I appreciate the roots of Ueshiba's art and NGA are the same [Daito Ryu] but would a rose by any other name smell as sweet? Some say yes, some just get on with their art and don't care - it didn't hinder Master Morita one bit in his formulation of the art and it doesn't seem to affect your good self! In my opinion though [and please take it as nothing more], it's not Aikido - the way of peace and harmony.

I hope we can agree to disagree?

Respects!


----------



## theletch1 (Mar 2, 2006)

MartialIntent said:
			
		

> OK, first off apologies for any offense caused by the subjectivity of my post. _Sincerely_, none is intended. You're right this is snobbery, there's no other word for it, but for me, it's because NGA is not part of the Ueshiba legacy - Shodokan / Tomiki, Yoshinkan etc. that have a traceable connection to the founding father and added to that, the lack - or wilful omission - of Ueshiba's philosophy of peace and harmony from NGA - which I feel is central to the workings of the entire art - those two things taken together imHo, make NGA a separate and distinct art from Aikido as taught by O'Sensei.
> 
> I appreciate the roots of Ueshiba's art and NGA are the same [Daito Ryu] but would a rose by any other name smell as sweet?

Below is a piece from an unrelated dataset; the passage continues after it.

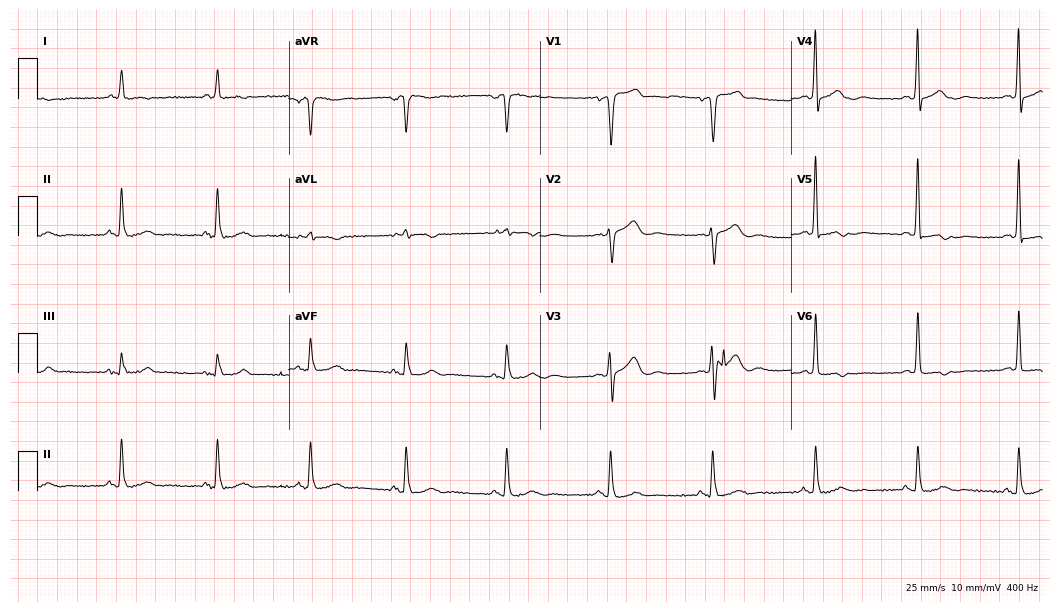
12-lead ECG from a male, 66 years old. Screened for six findings — first-degree AV block, right bundle branch block, left bundle branch block, sinus bradycardia, atrial fibrillation, sinus tachycardia — none is recorded. Only these six findings were labelled.

Some say yes, some just get on with their art and don't care - it didn't hinder Master Morita one bit in his formulation of the art and it doesn't seem to affect your good self! In my opinion though [and please take it as nothing more], it's not Aikido - the way of peace and harmony.
> 
> ...


Absolutely no apologies needed.  I gave up being offended at not being part of the hombu group around the time I realized that I loved the NGA style.  Your response was exactly what I've thought about my art from time to time when I've had the opportunity to train with hombu folks before.  I've often wondered why we didn't call ourselves aiki-jujitsu instead of aikido but that hasn't hampered my desire to continue to train.

I honestly believe that it is the wilful omission of the philosophy more so than the pruning out of it that has occured in NGA.  While it is still stressed that the art should be a last resort and that the aikido-ka should attempt to do no more harm than needed that is about it as far as the more esoteric aspects of the Ueshiba styles and sub-styles.  I'm one of the guys that just don't bother to worry about whether or not NGA is considered "aikido" by anyone elses definition and get on with doing something that I love. 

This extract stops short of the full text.